D - more or less power than C++?
Jari-Matti Mäkelä
jmjmak at utu.fi.invalid
Sun Mar 5 13:40:41 PST 2006
Walter Bright wrote:
> I started a new thread for this:
>
> "Mike Capp" <mike.capp at gmail.com> wrote in message
> news:dua67i$12cr$1 at digitaldaemon.com...
>> 7. D has all (well, most of) the power of C++
>
> I see this often and am a bit perplexed by it. What power do you feel is
> missing?
Nothing significant.
>
> And what about the missing power in C++ - inline assembler, nested
> functions, contract programming, unit testing, automatic documentation
> generation, static if, delegates, dynamic closures, inner classes, modules,
> garbage collection, scope guard?
>
> What does D have to do to have more power than C++?
I think besides bugs and template/array-issues D is almost ready. One
major thing that's bugging me though is the role of interfaces in D.
I've always thought that D should use interfaces like Java does. Still D
(according to the BNF-syntax in the docs) introduces protection
attributes to class inheritance. OTOH a trivial test case shows that
(luckily) they are not implemented (at least not the way C++ uses them).

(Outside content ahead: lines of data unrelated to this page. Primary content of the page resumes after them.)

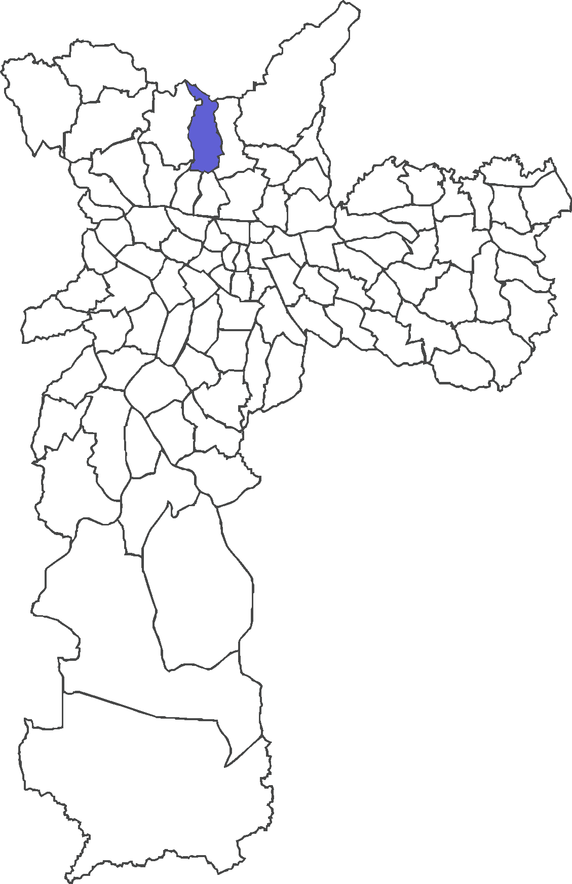 Localização do distrito de Cachoeirinha no município de São Paulo.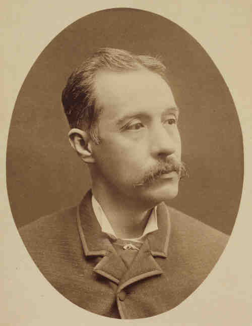 Retrato de Nazario Espinosa Araujo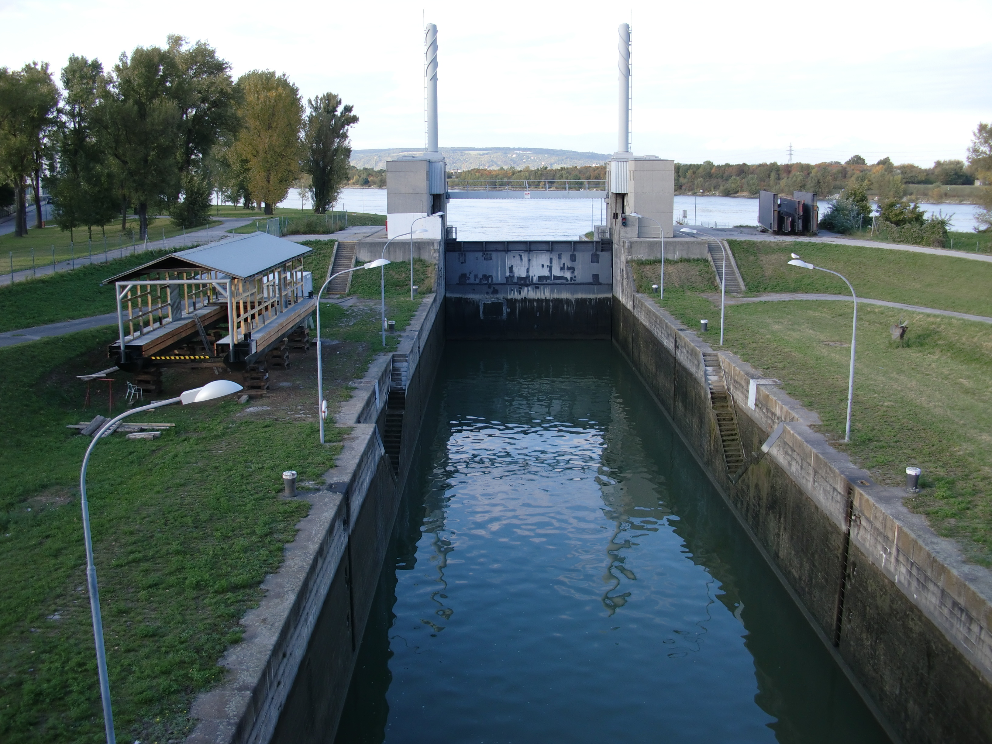 Wien, Schleuse Nussdorf, verbindet die Donau mit dem Donaukanal. Blick vom unteren Schleusentor über die Schleusenkammer, im Hintergrund die Donau.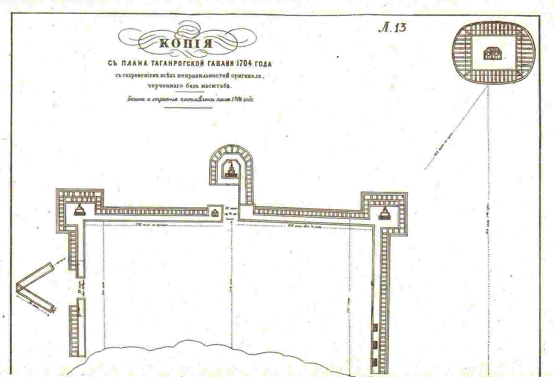 Таганрогская_гавань

IMHO they're not welcome at all, if we are going to support accessing
classes via interface references:
interface foo { (public) void abc() { ... } }
class bar : private foo // something very wrong here
{}
void main() {
foo obj = new bar();
obj.abc();
}
The private-protection forces C++ to do a runtime check on the 7. row
and prevent the use. This is complete insanity. Also .sort:ing and other
important operations don't really work currently with the arrays of
interface references to different derived classes of foo. As a
workaround abstract classes must be used as interfaces, but this
prevents the emulation of multiple inheritance. As far as I understand
these interface references aren't as efficient as class references but
they're still damn useful for many practical (non-time critical) purposes.